The ioctl is indeed the difficult case not necessarily because of
changing structures but rather their large amount. For the generic
syscalls, the existing ABI is very rarely changed. It is, however,
evolving (new syscalls) and such binary translation tool would need to
keep up or at least intercept syscalls like uname and report older
kernel versions.
> Any user space adaption layer would have to know which actual
> driver has been opened and what internal structures it has.
> Getting that right is hard and difficult.

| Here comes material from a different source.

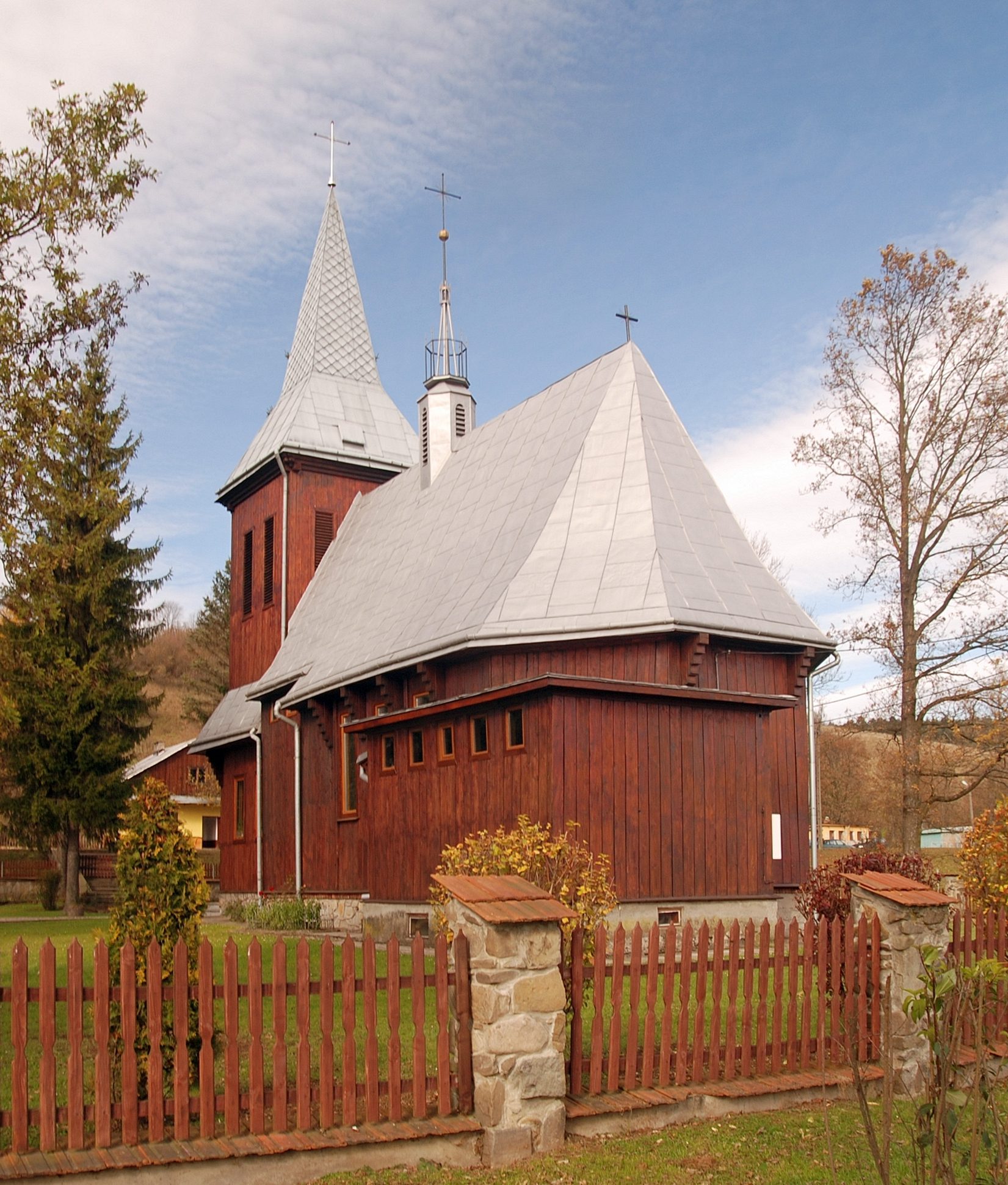 Saint Joseph church in Komańcza

> The recent changes to move (IIRC) sockopt compatibility down
> into the protocol code found quite a few places where it was
> previously broken.
> It is much easier to get it right in the code that knows about
> the actual structures.
As Arnd I think was suggesting, we could have an ioctl32() syscall that
allows compat arguments but not opening up the whole set of compat
syscalls to native processes.
> For mmap() you certainly want to be able to limit the returned
> address to 32 bits (or maybe 31.5 bits).
> A MAP_BELOW flag could do that, but the 32bit syscall has to.
> (I can't remember what is done for wine - which needs 31bit addresses).
For mmap(), we can easily add support for PER_LINUX_32BIT or
PER_LINUX32_3GB, so we don't need to change the mmap() parameters. I
don't recall to have had a (strong) request for this.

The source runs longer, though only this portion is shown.